What the exercise asks:
Take from the entries below the stretch from the line with "Werfpfuhl, Stadt Werneuchen, denkmalgeschütztes" through the line with "Rybník Rohlík u Konopáče Project: Vodstvo.", and return it exactly, leaving the pictures out.

Data extracts:

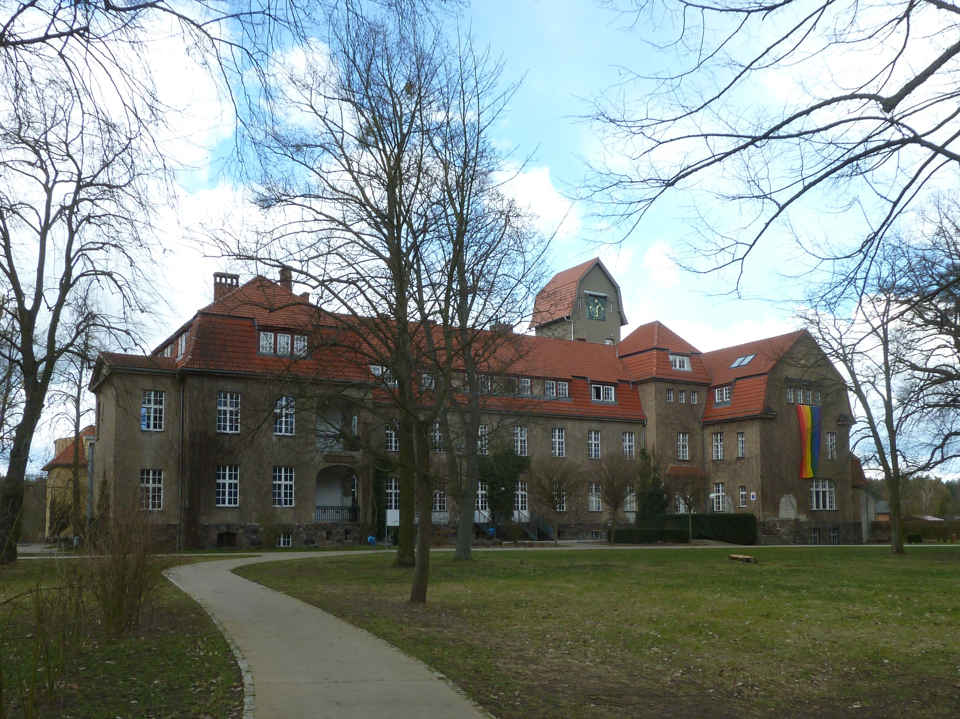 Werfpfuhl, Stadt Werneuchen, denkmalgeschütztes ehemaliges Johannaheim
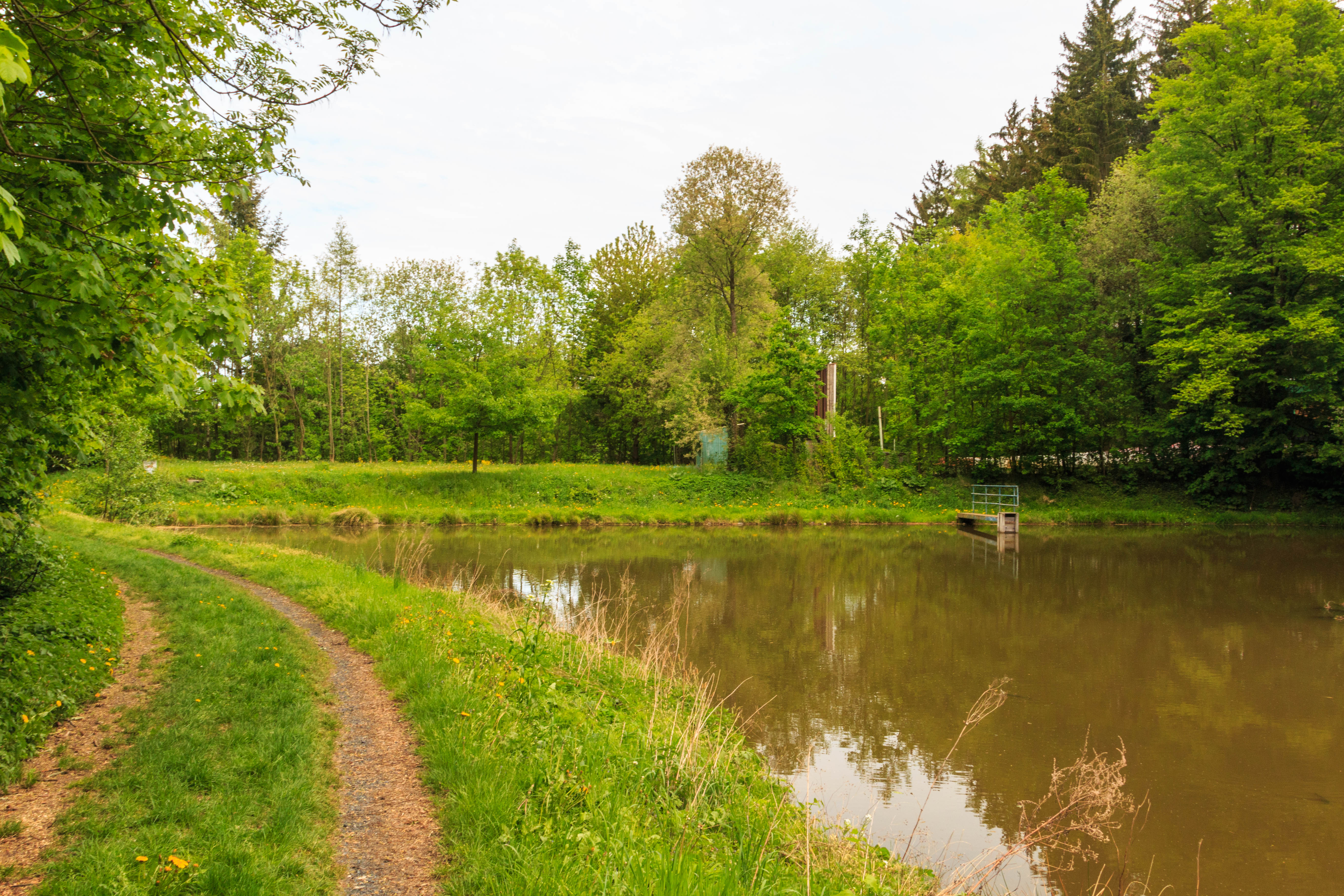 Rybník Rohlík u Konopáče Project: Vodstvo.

* * *

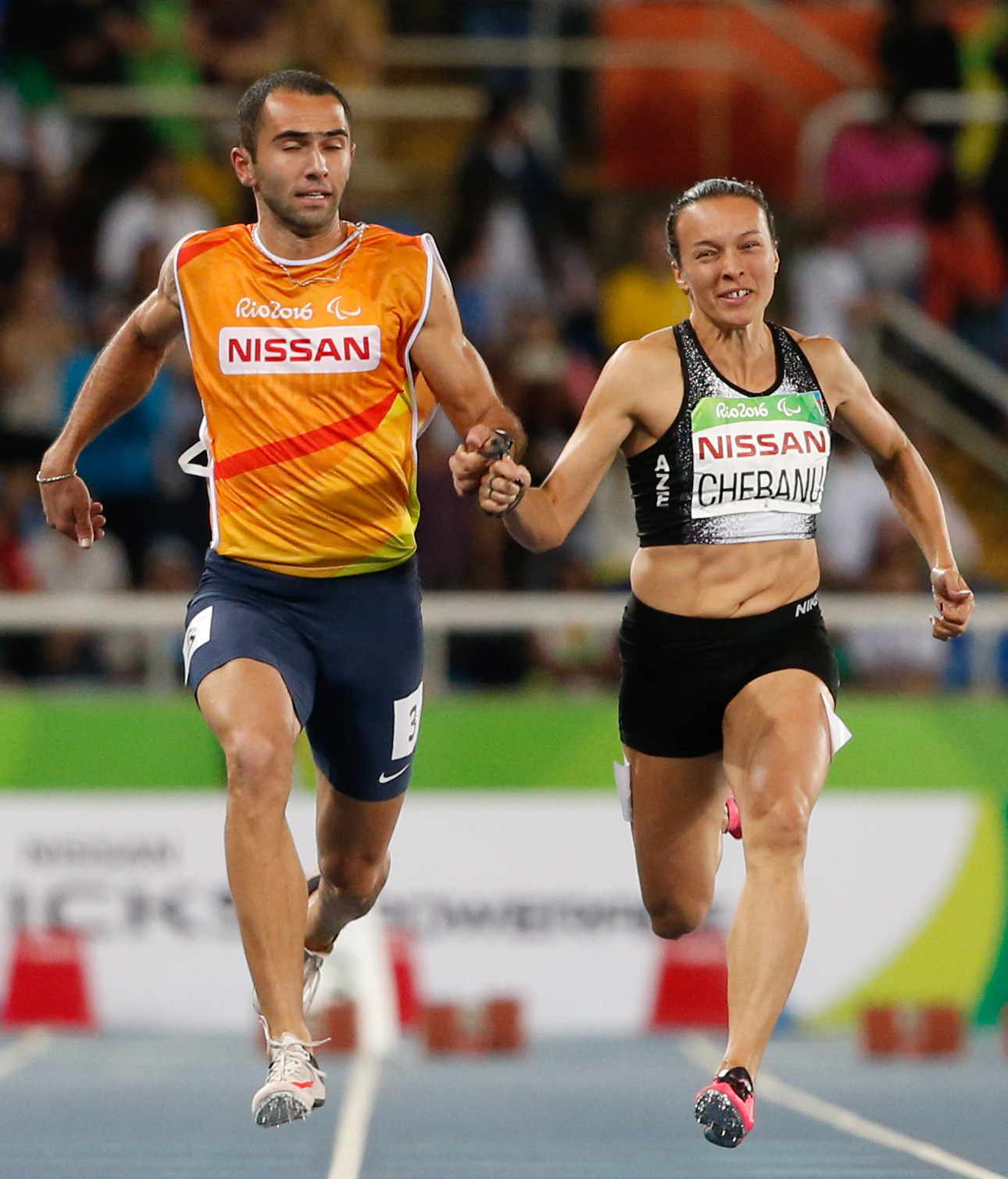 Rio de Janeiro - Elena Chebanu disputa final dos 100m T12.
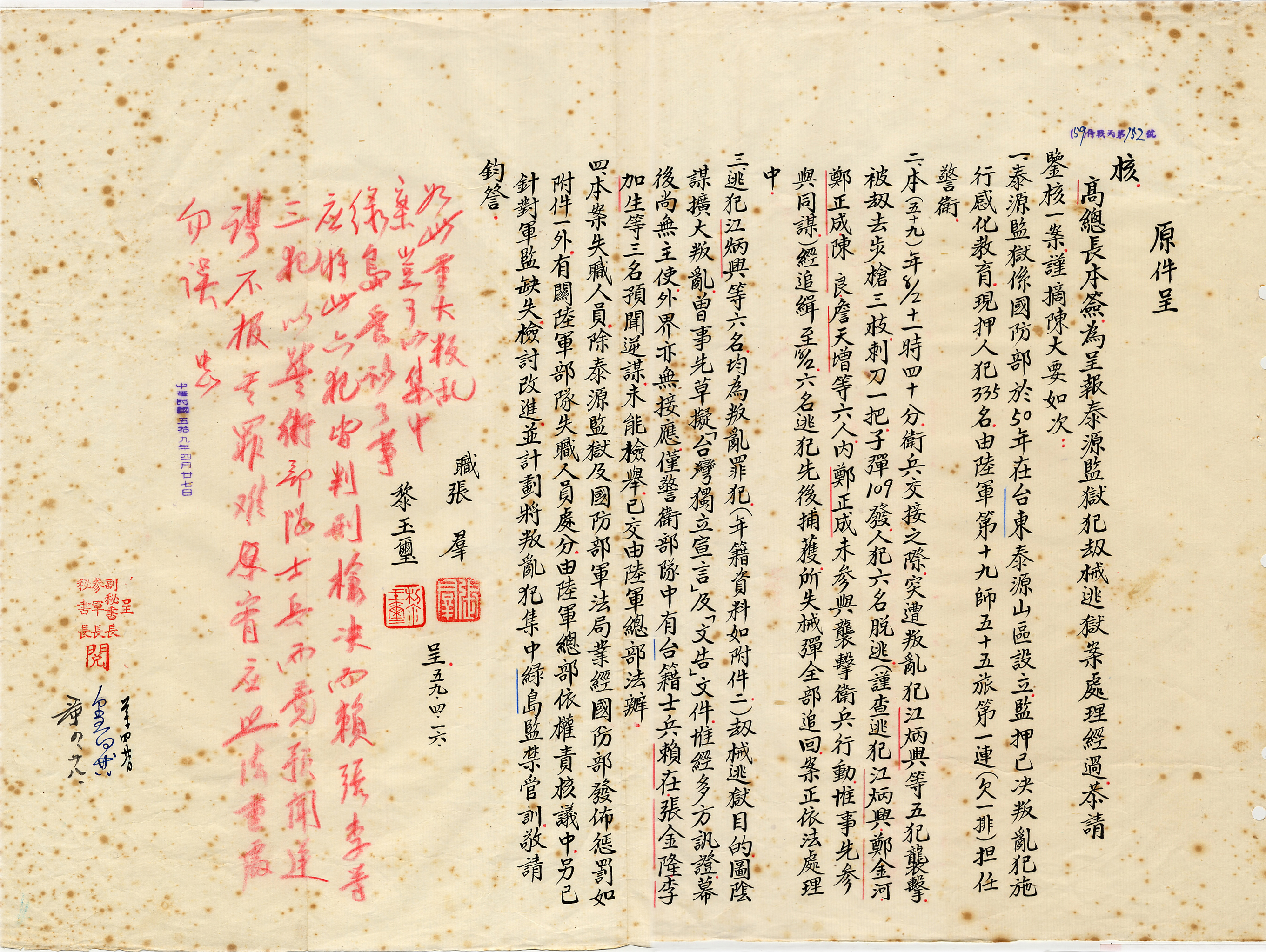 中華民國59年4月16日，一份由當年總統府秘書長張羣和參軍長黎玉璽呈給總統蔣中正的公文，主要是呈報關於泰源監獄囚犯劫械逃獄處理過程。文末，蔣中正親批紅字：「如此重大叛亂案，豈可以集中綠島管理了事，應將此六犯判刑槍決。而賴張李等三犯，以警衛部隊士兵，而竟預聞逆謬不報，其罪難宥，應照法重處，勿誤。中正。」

Response for this exercise:
 Werfpfuhl, Stadt Werneuchen, denkmalgeschütztes ehemaliges Johannaheim
 Rybník Rohlík u Konopáče Project: Vodstvo.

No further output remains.